▸ **WHAT THE TASK ASKS**: Copy exactly, please, the lines of the data from its start through the line containing "1991.0 | 52.972 |".

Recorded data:
* * *

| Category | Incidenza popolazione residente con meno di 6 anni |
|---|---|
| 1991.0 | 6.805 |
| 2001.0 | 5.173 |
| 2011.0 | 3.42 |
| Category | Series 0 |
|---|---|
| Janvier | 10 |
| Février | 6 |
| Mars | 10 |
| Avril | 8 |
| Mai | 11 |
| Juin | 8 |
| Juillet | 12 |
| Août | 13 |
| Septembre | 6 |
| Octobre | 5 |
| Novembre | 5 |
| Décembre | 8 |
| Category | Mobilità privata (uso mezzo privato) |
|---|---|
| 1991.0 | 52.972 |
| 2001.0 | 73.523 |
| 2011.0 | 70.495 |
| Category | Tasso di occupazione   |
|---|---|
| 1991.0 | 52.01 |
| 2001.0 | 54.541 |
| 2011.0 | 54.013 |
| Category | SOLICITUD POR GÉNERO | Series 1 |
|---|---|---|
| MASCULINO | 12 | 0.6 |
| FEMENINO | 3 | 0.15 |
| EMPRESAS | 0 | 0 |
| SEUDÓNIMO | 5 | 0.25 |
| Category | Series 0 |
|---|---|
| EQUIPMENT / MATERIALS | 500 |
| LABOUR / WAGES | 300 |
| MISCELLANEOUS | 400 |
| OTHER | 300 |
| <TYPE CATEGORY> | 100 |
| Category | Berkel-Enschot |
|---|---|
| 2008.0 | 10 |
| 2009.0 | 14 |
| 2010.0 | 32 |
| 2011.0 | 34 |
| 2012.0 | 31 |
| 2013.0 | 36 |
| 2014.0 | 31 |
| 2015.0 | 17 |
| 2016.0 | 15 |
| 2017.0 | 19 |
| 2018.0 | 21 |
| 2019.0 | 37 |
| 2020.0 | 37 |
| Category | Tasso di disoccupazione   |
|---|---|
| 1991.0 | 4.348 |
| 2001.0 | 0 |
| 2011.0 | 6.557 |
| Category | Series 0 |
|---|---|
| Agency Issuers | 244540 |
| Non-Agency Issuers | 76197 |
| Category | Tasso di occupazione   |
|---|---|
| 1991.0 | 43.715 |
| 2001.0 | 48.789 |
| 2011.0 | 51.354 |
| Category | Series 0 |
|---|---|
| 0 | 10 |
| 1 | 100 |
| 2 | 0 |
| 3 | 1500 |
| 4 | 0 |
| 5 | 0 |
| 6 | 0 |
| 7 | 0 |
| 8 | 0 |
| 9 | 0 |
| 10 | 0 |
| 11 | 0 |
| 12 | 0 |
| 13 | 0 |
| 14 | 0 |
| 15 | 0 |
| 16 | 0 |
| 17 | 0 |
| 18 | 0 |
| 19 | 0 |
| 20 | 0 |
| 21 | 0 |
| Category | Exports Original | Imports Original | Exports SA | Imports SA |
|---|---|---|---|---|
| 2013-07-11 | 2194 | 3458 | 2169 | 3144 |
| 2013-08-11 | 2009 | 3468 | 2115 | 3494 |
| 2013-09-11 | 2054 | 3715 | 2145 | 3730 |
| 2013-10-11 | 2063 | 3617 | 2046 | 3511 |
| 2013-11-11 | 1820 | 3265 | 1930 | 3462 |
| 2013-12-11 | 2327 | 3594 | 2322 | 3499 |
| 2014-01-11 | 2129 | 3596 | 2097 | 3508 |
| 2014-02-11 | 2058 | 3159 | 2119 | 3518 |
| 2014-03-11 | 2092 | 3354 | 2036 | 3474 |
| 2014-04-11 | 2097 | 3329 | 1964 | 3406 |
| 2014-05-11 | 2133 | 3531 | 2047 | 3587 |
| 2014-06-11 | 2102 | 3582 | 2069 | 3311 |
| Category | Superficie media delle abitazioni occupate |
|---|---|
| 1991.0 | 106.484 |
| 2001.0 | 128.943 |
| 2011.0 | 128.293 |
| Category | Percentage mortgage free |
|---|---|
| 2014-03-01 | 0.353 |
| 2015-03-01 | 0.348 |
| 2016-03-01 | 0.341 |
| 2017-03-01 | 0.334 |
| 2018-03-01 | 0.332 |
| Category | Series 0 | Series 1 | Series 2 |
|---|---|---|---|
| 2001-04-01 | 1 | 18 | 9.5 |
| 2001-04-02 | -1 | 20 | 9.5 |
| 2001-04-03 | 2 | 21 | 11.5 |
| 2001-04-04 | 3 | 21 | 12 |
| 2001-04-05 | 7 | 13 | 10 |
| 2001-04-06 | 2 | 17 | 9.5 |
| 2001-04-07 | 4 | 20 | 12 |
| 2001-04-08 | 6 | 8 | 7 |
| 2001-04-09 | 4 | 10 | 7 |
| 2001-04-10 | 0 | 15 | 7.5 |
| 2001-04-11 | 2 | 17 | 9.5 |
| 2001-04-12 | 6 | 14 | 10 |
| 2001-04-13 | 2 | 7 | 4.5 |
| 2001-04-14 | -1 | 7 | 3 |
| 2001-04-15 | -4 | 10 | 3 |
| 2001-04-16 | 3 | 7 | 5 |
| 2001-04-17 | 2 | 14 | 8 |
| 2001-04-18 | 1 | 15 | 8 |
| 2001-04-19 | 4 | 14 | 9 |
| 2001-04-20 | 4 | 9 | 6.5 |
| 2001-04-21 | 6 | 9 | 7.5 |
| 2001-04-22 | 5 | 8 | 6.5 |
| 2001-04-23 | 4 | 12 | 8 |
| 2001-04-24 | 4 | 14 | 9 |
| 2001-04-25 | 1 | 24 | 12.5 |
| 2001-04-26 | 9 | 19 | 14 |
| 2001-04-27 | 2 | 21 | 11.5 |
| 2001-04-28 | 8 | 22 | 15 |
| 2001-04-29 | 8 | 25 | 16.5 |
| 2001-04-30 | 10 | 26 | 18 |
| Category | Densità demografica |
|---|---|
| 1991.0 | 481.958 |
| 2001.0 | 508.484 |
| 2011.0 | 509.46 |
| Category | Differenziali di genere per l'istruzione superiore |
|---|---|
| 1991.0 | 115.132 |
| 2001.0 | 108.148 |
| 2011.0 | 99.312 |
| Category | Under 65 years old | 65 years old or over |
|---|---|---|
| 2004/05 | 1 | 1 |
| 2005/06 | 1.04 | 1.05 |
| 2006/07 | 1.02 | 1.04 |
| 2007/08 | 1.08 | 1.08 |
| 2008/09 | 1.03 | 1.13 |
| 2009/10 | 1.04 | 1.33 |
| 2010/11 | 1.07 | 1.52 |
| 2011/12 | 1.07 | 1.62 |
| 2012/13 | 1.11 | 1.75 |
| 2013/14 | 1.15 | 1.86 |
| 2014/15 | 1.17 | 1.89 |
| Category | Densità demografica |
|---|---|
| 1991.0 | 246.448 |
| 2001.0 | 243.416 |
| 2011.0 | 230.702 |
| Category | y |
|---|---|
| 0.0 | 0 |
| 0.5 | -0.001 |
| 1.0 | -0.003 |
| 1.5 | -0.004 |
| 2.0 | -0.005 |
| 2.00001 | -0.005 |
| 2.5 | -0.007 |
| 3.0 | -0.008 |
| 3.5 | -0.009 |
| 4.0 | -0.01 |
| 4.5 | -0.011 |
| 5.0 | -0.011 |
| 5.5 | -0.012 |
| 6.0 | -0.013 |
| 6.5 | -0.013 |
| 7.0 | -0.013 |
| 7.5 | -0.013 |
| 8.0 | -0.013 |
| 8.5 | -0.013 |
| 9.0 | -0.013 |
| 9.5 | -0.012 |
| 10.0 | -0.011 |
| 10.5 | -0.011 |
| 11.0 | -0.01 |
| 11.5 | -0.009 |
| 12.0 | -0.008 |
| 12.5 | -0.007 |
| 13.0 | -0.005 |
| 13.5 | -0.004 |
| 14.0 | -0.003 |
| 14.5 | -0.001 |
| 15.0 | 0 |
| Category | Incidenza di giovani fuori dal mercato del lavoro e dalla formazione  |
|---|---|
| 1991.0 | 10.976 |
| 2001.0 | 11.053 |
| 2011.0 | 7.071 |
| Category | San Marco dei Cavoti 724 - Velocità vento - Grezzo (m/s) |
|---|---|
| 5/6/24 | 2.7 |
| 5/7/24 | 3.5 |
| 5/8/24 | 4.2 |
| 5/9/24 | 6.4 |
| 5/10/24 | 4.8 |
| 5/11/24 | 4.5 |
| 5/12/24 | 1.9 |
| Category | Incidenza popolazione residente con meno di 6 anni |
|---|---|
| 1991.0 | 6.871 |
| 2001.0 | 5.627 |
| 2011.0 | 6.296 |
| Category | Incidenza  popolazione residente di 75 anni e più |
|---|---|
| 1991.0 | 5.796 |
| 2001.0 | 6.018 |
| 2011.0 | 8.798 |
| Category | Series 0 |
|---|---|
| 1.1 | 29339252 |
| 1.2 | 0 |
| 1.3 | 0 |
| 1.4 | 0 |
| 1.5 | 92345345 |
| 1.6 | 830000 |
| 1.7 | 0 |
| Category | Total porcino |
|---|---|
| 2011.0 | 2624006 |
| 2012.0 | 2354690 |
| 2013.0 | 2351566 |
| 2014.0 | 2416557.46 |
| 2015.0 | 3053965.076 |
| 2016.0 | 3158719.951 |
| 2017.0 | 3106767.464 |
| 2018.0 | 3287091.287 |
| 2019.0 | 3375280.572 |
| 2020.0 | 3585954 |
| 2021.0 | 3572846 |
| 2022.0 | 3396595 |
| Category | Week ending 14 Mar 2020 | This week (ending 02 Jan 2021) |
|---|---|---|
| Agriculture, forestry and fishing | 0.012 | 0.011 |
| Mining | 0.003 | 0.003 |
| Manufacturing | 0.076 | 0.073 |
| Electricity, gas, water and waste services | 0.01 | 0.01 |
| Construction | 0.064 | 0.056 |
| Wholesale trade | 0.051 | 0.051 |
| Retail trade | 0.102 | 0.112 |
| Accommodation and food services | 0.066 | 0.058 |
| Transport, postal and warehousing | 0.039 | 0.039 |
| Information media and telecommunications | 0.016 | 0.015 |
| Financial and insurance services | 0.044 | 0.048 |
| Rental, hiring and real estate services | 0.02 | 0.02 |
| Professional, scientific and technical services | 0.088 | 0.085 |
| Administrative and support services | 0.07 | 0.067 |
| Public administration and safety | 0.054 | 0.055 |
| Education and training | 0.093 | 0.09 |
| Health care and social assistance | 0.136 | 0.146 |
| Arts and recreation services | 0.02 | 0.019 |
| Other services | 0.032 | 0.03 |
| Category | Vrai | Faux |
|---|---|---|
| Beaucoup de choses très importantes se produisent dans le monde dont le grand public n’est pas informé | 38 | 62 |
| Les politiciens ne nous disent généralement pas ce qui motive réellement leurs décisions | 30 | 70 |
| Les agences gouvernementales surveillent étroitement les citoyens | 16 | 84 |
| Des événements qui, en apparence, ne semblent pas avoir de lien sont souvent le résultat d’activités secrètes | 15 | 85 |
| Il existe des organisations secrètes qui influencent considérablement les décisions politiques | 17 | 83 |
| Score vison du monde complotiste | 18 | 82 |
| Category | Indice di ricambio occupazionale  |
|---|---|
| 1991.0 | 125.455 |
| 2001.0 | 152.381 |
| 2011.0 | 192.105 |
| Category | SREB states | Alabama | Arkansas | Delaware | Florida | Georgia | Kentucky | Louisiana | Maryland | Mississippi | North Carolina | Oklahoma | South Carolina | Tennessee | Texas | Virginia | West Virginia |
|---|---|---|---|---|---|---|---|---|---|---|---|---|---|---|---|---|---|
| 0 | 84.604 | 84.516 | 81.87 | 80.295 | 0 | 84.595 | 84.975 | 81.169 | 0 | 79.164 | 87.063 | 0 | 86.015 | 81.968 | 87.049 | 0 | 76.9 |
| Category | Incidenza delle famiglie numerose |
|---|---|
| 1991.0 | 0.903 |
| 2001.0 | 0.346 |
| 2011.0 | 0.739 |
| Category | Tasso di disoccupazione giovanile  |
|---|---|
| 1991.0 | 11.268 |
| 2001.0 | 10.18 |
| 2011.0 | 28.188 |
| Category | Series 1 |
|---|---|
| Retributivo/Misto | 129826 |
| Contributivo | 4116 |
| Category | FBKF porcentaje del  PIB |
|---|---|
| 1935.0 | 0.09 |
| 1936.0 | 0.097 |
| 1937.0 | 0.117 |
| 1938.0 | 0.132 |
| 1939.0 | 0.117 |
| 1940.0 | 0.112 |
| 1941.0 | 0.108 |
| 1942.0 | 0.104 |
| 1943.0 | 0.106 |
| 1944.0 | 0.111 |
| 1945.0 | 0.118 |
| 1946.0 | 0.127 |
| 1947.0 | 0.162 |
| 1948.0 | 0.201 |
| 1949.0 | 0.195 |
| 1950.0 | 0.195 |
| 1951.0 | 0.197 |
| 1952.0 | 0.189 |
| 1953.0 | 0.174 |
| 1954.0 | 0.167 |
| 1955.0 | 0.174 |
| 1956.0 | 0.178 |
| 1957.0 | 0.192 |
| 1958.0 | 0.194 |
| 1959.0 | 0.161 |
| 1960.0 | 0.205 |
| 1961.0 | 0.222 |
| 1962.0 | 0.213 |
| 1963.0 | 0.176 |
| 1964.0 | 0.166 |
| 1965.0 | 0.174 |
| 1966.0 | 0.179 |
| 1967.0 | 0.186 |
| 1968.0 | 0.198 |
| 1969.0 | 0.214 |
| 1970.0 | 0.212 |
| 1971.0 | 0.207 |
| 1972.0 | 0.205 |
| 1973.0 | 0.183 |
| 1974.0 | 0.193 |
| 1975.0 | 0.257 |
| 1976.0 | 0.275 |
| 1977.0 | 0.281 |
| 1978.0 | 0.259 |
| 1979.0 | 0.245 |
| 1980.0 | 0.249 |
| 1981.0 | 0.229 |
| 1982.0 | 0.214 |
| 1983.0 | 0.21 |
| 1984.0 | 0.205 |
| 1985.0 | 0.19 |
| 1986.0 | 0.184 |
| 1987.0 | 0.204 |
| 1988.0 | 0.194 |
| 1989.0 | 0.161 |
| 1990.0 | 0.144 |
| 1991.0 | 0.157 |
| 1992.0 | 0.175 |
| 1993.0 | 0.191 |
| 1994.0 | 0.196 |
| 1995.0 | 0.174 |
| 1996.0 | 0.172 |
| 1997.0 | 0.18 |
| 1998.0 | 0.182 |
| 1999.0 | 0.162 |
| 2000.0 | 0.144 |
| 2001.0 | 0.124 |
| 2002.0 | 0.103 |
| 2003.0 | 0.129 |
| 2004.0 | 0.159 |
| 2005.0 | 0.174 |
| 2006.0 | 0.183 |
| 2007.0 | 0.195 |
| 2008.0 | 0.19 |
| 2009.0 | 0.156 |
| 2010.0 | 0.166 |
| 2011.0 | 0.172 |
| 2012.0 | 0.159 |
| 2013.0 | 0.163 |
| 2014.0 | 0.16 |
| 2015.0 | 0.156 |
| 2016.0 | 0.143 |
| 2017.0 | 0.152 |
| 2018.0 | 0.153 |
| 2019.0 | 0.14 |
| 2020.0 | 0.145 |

* * *

▸ **TASK ANSWER**:
| Category | Incidenza popolazione residente con meno di 6 anni |
|---|---|
| 1991.0 | 6.805 |
| 2001.0 | 5.173 |
| 2011.0 | 3.42 |
| Category | Series 0 |
|---|---|
| Janvier | 10 |
| Février | 6 |
| Mars | 10 |
| Avril | 8 |
| Mai | 11 |
| Juin | 8 |
| Juillet | 12 |
| Août | 13 |
| Septembre | 6 |
| Octobre | 5 |
| Novembre | 5 |
| Décembre | 8 |
| Category | Mobilità privata (uso mezzo privato) |
|---|---|
| 1991.0 | 52.972 |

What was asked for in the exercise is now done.